Exercise brief: For each line in the records that contains "vezes", make a copy.

(Dataset entries)
[Start of section]
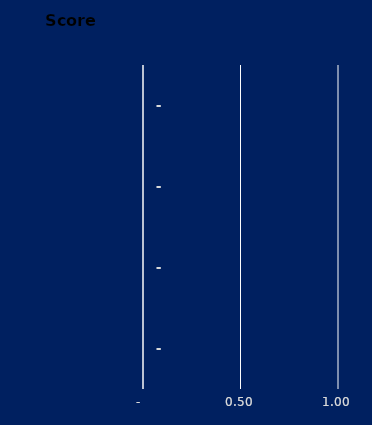
| Category | Series 0 |
|---|---|
| 1 a 2 vezes por semana | 0 |
| 3 a 4 vezes por semana | 0 |
| 5 a 7 vezes por semana | 0 |
| Nenhuma vez | 0 |
[End of section]
Exercise result:
| 1 a 2 vezes por semana | 0 |
| 3 a 4 vezes por semana | 0 |
| 5 a 7 vezes por semana | 0 |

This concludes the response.